Крепко держит помытчик сокола за ременные путы, исклобучивая птицу; рука его, согнутая в локте, уже давно занемела от должика, закоченела и вымертвилась, стала чужою. Иногда загарчит кречет, как коршак, злобно щелкнет рубцеватым коротким клювом и давай заполошно махать пред лицом помытчика опахалами свистящих крыльев, от которых ветер шумит по хиже, словно бы норовит выстегнуть охотнику очи. Да и то правда: дерзкое и многотрудное дело – клобучеченье дикомыта. Иной сокол к клобучку смирен, день лишь подерзит, выказывая норов, а уж к другому утру, устав от кожаного колпачка, надернутого на голову, и наголодавшись, смирится и покорно берет с кулака помытчика поедь. Иная же птица к клобучку жестока, нет ей ничего милее родимой воли, пространного неба и скалистых круч: в плену она скорбит, плачет и засыхает от голода, сронив голову на грудь. И лучше всего, поймав непокорливый характер сокола, отпустить его обратно в родные Палестины; пускай ярится, гуляет он над землею, дозорит и пасет всякую тундровую тварь.
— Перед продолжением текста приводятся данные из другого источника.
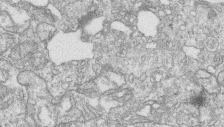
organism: Human
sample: HeLa cell HIV synapse
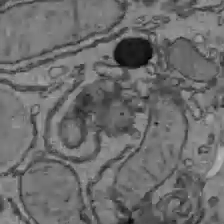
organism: C57BL Mouse
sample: Liver
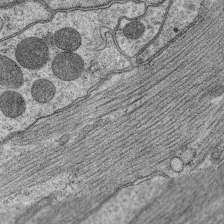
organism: C. elegans
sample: Pharynx
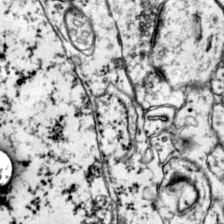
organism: Mouse
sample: Primary visual cortex
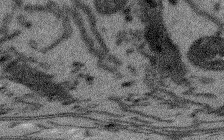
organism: Arabidopsis thaliana
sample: Root tip
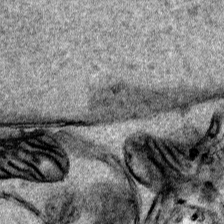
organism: Human
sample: Mitochondria in HCT116 cells
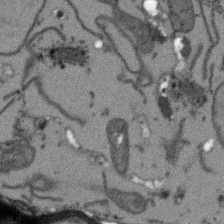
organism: Arabidopsis thaliana
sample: Root tip
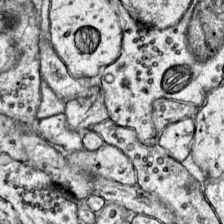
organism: Mouse
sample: Primary visual cortex
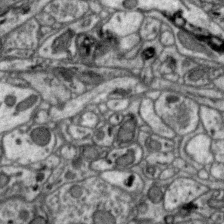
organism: Zebra finch
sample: Brain
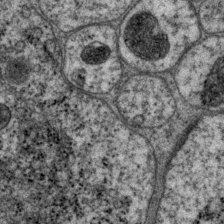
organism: P. pacificus
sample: Pharynx
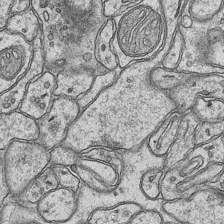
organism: Mouse
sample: CA1 Hippocampus
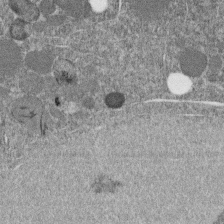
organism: C. elegans
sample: C. elegans embryo early stage
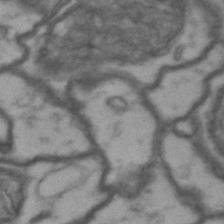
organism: Drosophila
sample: Brain
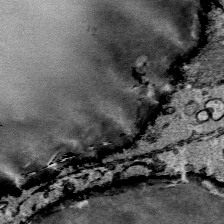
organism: Mouse
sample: Mouse Salivary gland
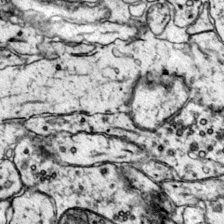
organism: Mouse
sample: Primary visual cortex
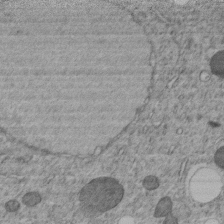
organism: C. elegans
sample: C. elegans embryo early stage
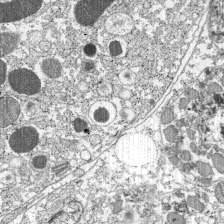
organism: C57BL Mouse
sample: Pancreatic islet
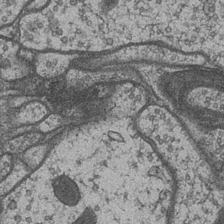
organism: Drosophila
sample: Optic medulla
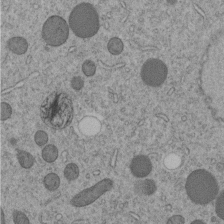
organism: C. elegans
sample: C. elegans embryo early stage
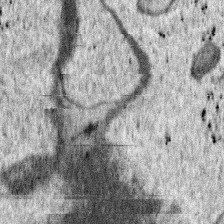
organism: Human
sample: HeLa cells
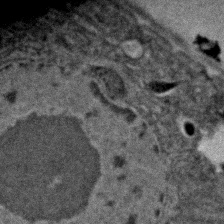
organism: C. elegans
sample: C. elegans embryo
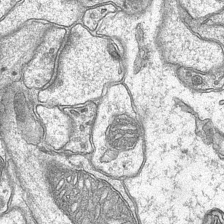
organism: Mouse
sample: CA1 Hippocampus
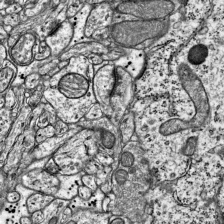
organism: Mouse
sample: Visual Cortex
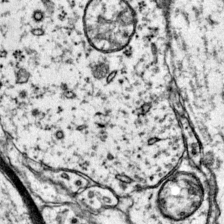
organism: Mouse
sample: Primary visual cortex
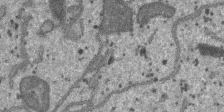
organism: Human
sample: Lung epithelial cells infected with SARS-CoV-2
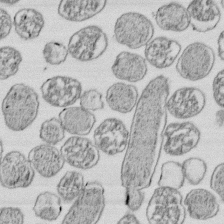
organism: E. coli
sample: Bacterial nucleoid
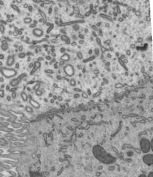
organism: Mouse
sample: Mouse epididymis efferent ductule cilia
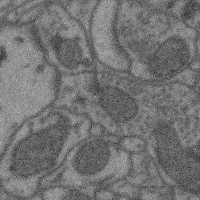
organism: Mouse
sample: Cerebral cortex
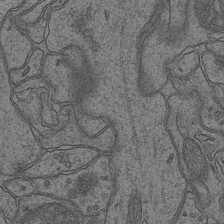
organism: Mouse
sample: CA1 Hippocampus
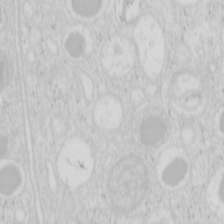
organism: Mouse
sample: Pancreas
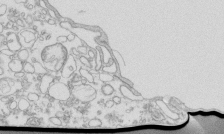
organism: Mouse
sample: Macrophages
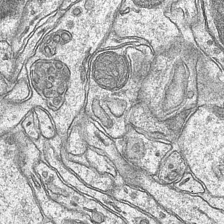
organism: Mouse
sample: CA1 Hippocampus
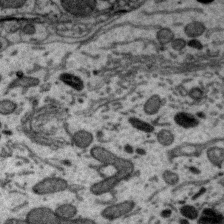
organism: Zebra finch
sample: Brain
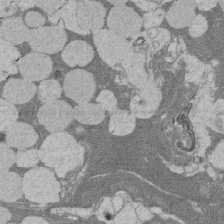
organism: Rat
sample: Salivary granule
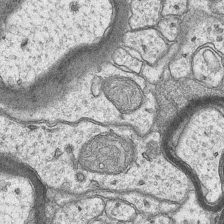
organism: Mouse
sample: CA1 Hippocampus
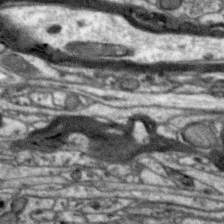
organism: Zebra finch
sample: Brain
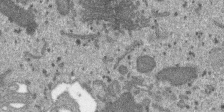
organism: Human
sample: Lung epithelial cells infected with SARS-CoV-2
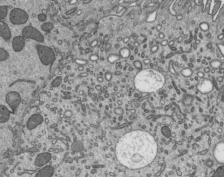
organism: Mouse
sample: Mouse epididymis efferent ductule cilia
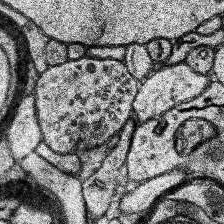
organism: Human
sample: Temporal Lobe
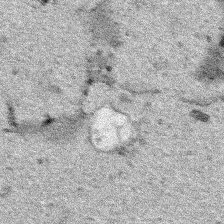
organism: Human
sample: Mitochondria in HCT116 cells
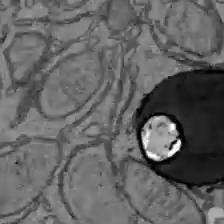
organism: C57BL Mouse
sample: Liver
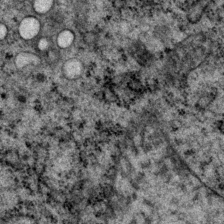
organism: P. pacificus
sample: Pharynx
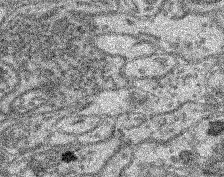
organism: Mouse
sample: Retina
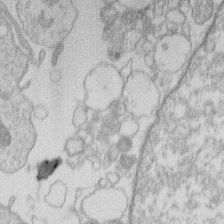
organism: Human
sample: Macrophage cells
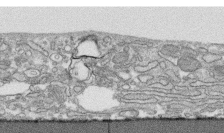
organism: Human
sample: CRL-1474

Третью ночь Любимко не спит, его шатает от устали, но он крепится из последних сил, стараясь не выказать слабости. Трещит сальница в медной плошке у порога, едва жидит темь, топчется Любимко по избушке, стараясь не натолкнуться о каменицу; он норовит шагать по-кошачьи мягко, чтобы не разбудить отца; взглянет порою просительно в его запрокинутое, едва сереющее лицо с ломтем седатой бороды, выпущенной из одеяльницы на грудь, в его темные, почти черные обочья, в дольные глубокие борозды морщин, где скопилась вековечная усталость, и до тоски становится жаль батьки. Так и подмывает пожалиться и попросить прощения за свою строптивость. Но и досада нет-нет и ворохнется: разлежался в постелях-то, дрыхнет, нет бы сыну подмогнуть. А и не надо, не на... Надернув клобучок на голову кречета, Любимко примащивает птицу на можжевеловое кольцо и качает сокола, чтобы тот не заснул, не задремал, не набрался сил. Но у самого от байканья смыкаются оловянные веки, в озеночки будто песка сыпанули щепоть: воистину нет ничего в мире слаже сна. Птица сердится, скоркает лапами, сдирая обносцы – суконные онучки, к которым привязаны сильца с кольцами. Сокол скоблит обножки по желтой роговице до скрюченной когтистой пясти и срыгивает погадку. В ответ у порога в коробейке жалобно верещит птенец, уже вставший на крыло.
Любимко встрепенется от испуга, дернет за должик, притороченный к кожаной рукавице, и задней мыслью понимает вдруг, что уже всхрапнул; он оборачивается на смутный лик отца, и ему чудится, что здоровый глаз ватажного старосты ехидно подмигивает: «Ну что, скопытился? В боярский-то двор ворота широки, да из двора узки». – «Вот и не дам слабины, – строптиво шепчет в ответ Любимко, вновь круто раскачивает птицу; та шипит, скоркает лапами. – Квелому да рохлому нет пути».
Кинуть бы дикомыта на волю, как отец советовал, да сейчас отступиться гордыня не велит: пущенная стрела просит цели. Для клобучеченья в государевых московских дворах приставлены особые сокольники, поседевшие на кречатне. Они любого сокола выструнят, сымут кислую шерсть. Но этого дикомыта нужно сейчас взять в науку, прибрать к рукам; тут вовсе годить нельзя, иначе подохнет птица с голоду иль черевной черной немочи.